I lost a good childhood friend last year. I cried my eyes out. We had just reconnected on FB a few years earlier but I never got the chance to see her in person one more time. I regret not talking to her more. I missed out on opportunities and it sucked. We had so many memories together and moments I don’t have with others. Only a select few remain deeply ingrained in my heart. She was one of them. It sucked.

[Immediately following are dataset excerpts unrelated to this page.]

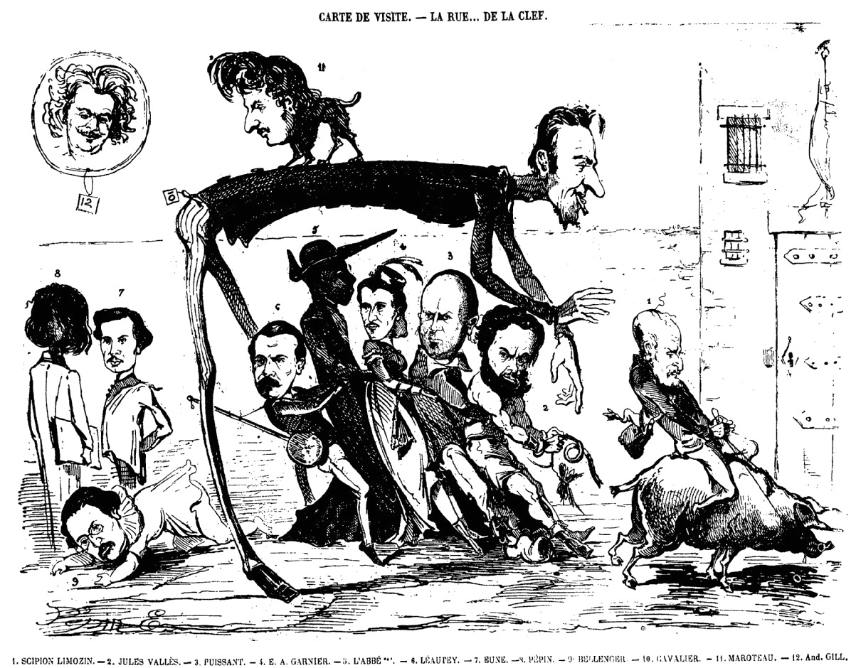 "La Rue ... de la Clef". Caricature de l'équipe du journal La Rue, fermé peu de temps après à cause de la censure. Le titre est une allusion à la prison parisienne des condamnés politiques, Sainte-Pélagie, qui avait son entrée au n° 56 de la rue de la Clé.
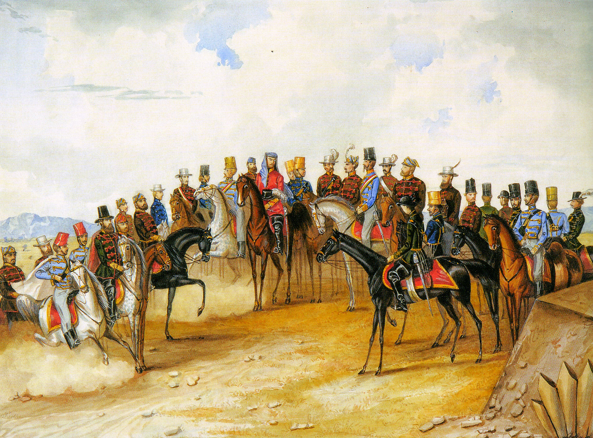 Görgei Artúr altábornagy és hadseregének tisztikara. Than Mór vízfestménye
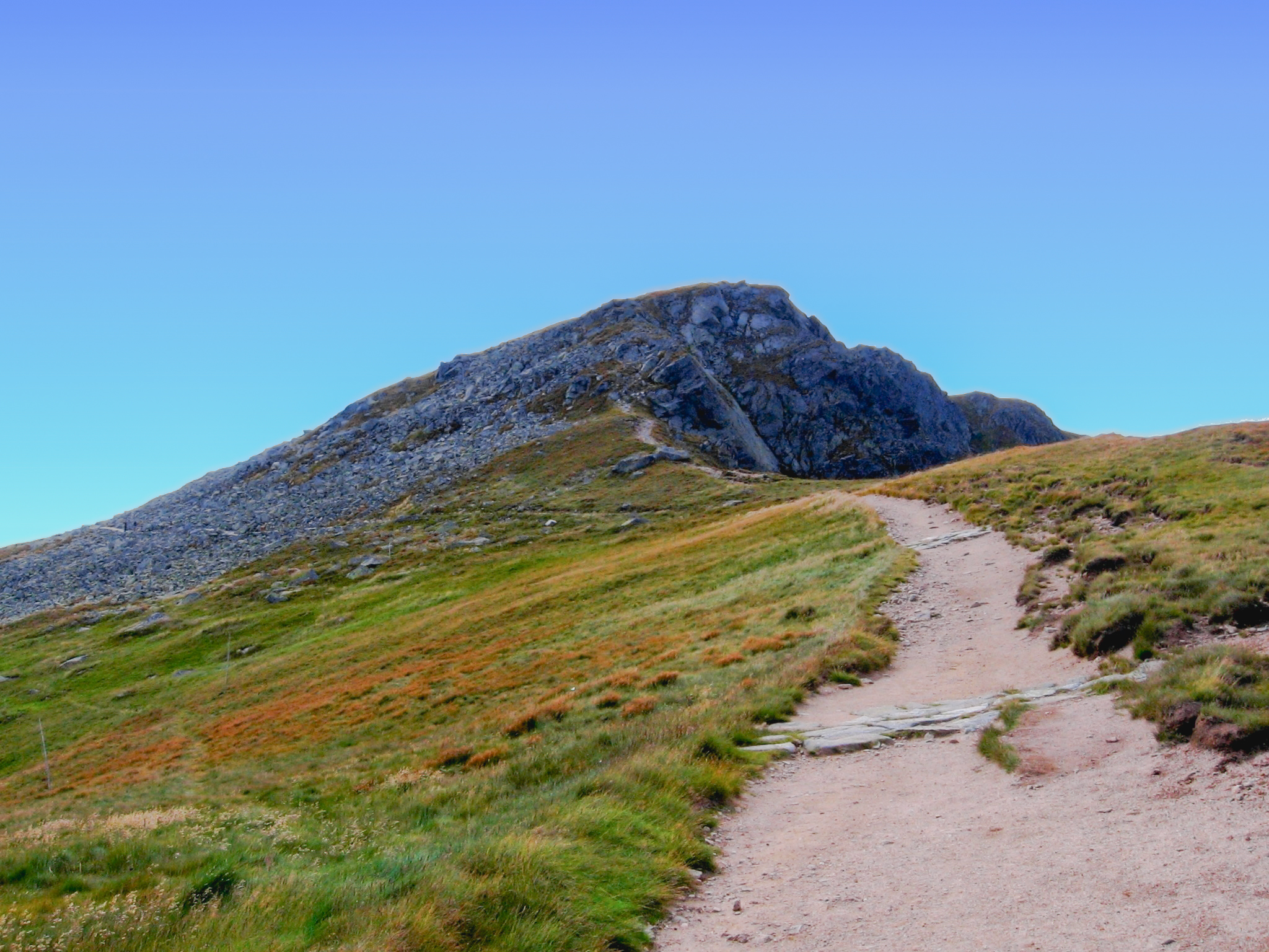 Derese 2004 m.

I lost my cousin a couple days ago. That hurt. I bawled like a baby. I haven’t seen him since I was a kid but we maintained contact on Facebook and I daydreamed often about winning the lottery and stopping by and surprising them with tons of money. They mattered to me. My cousins, the ones that left a lasting impression in my childhood mind. My cousin who survived cancer. My cousin who I remember so vividly seeing him in the hospital while battling leukemia and almost crying, it smelled so bad in there. That’s what stuck with me. The smell, seeing him hooked up to so many tubes and not understanding why he had cancer or what that even meant. I remember like yesterday the images in my mind but he survived. We moved on to play like normal until my great Grammy died and the family divided and moved apart and I never saw them again but the memories stayed strong in my mind, an idol of sorts, a way I wanted to live with my own kids one day, big family gatherings and get togethers with all the kids playing and enjoying themselves. It left a lasting impact on me. I miss those days. I cry that I lost him before I could hug him one more time. I just hope I may one day get to hug my other cousins before life gets in the way once again. Jackie, Eric… I wonder about Flori but she never responds to my messages sometimes and leaves me wondering why so do I shut that door?? I need reassurance. I need to know I matter. I don’t want to waste my time on people who don’t care to look back or look ahead and see that family is a precious thing, life is valuable and fragile. But I’m not going to beg for it, I want it to be natural. My cousin Michael. Does he remember me? Little Stephen? Sigh….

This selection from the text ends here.